4. Reported Model Performance on HDMBench
The HDM-2 model—a multi-task architecture integrating context verification and knowledge validation—serves as a primary baseline and demonstrates robust performance on HDMBench:
- Common-Knowledge Hallucination Detection
- Precision: ~74.8%
- Recall: 74.4%
- F1 Score: 73.6%
- Token and Sentence-Level Analysis
- HDM-2 outputs an overall hallucination score per response and token-level scores .
- Aggregation functions and thresholding enable comparative, quantitative performance measurement.
- Parameter Efficiency
- On context-based hallucination detection (e.g., RagTruth), HDM-2 (3B parameters) simultaneously achieves high precision and F1 scores, outperforming larger models such as Qwen, GPT-4o, and GPT-4o-mini on specific metrics.
Reported figures and benchmarking indicate that HDMBench supports the development and discrimination of hallucination detection approaches both at aggregate and detailed granularity.

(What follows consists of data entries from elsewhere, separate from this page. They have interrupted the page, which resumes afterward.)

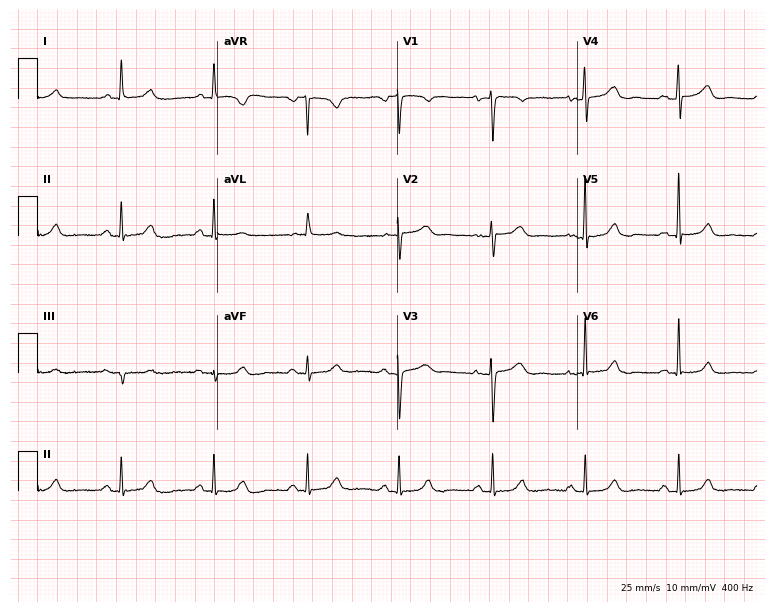
Standard 12-lead ECG recorded from a female, 61 years old. Read as a normal ECG.
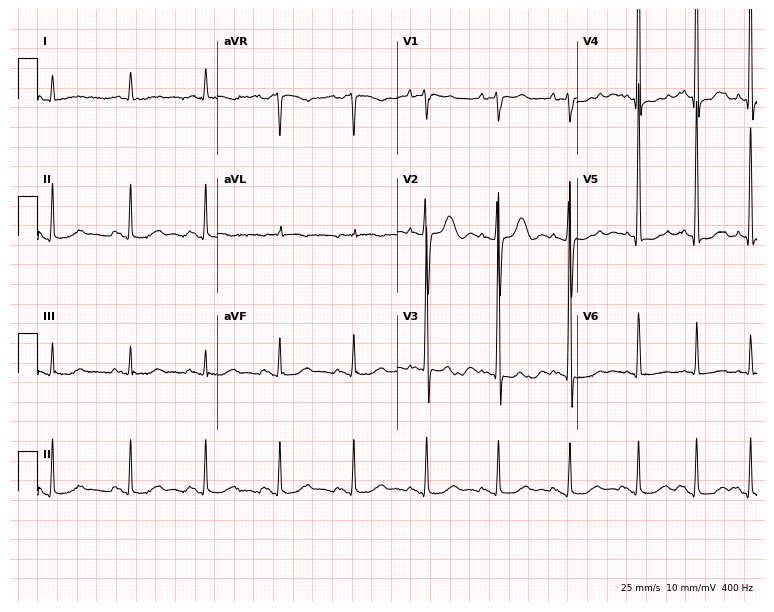
12-lead ECG from an 82-year-old woman. No first-degree AV block, right bundle branch block, left bundle branch block, sinus bradycardia, atrial fibrillation or sinus tachycardia recorded for this tracing. Only these six findings were labelled.
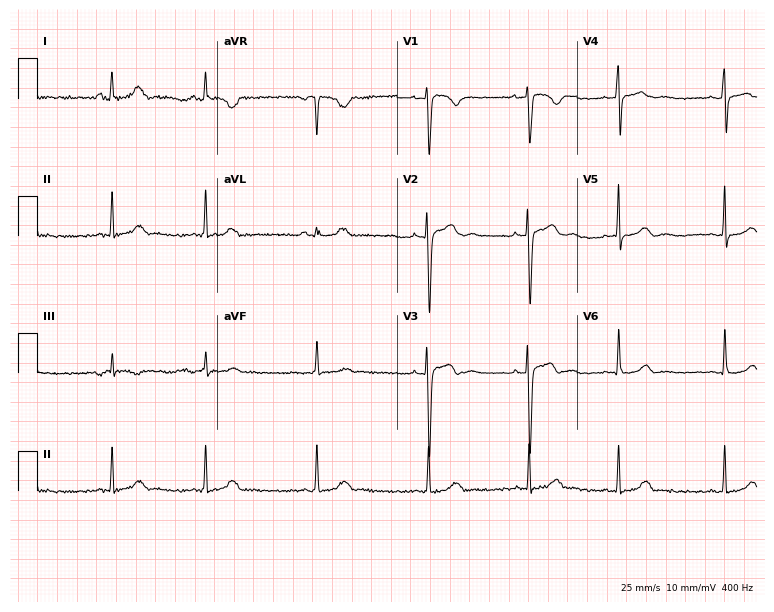
12-lead ECG from a 22-year-old woman. Labelled as a normal ECG.
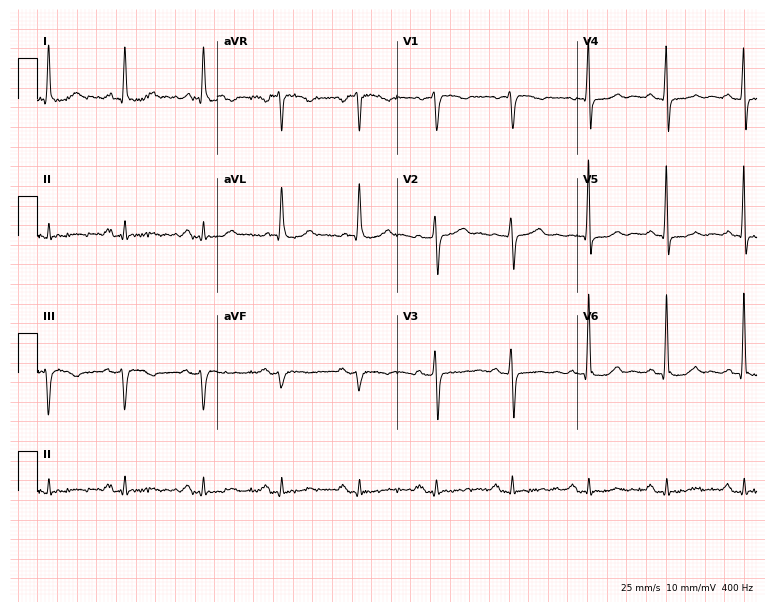
Standard 12-lead ECG recorded from a female patient, 58 years old. None of these six findings is recorded: first-degree AV block, right bundle branch block (RBBB), left bundle branch block (LBBB), sinus bradycardia, atrial fibrillation (AF), sinus tachycardia. Other findings, if any, are not listed.
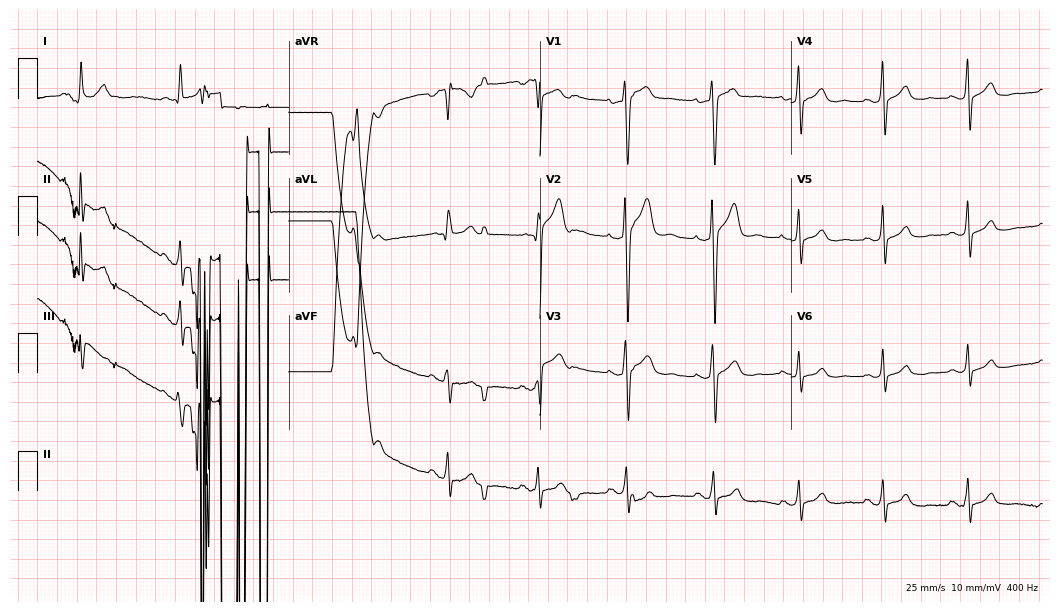
ECG (10.2-second recording at 400 Hz) — a 41-year-old male. Screened for six findings — first-degree AV block, right bundle branch block (RBBB), left bundle branch block (LBBB), sinus bradycardia, atrial fibrillation (AF), sinus tachycardia — none is recorded. Findings outside these six are not listed.

5. Accessibility and Reproducibility
HDMBench is publicly available for research and benchmarking purposes. Both the dataset and the associated HDM-2 model weights, as well as inference code, are released under open terms, facilitating transparent comparison and further research. Resources can be accessed at https://github.com/aimonlabs/hallucination-detection-model.
Direct access to all components enables an extensible experimental substrate for the enterprise LLM reliability community, advancing the state of hallucination detection through reproducibility and shared standards.
6. Significance for Enterprise and Research Applications
HDMBench represents a methodological advance in the evaluation of LLM outputs by aligning its taxonomy and scenario design with actual enterprise scenarios, including both explicit context verification and implicit knowledge validation. Its comprehensive coverage of diverse hallucination types, rigorous annotation regime, and support for detailed metric analysis address both academic benchmarking and practical system deployment requirements.
A plausible implication is that the dataset will facilitate the development of LLM-based systems with higher degrees of factual reliability, contextual adherence, and explainability, particularly in industry domains where risk tolerance for inaccurate content is low. Its structure also enables future extensions, such as additional enterprise domains or evolving error typologies, without sacrificing comparability or granularity.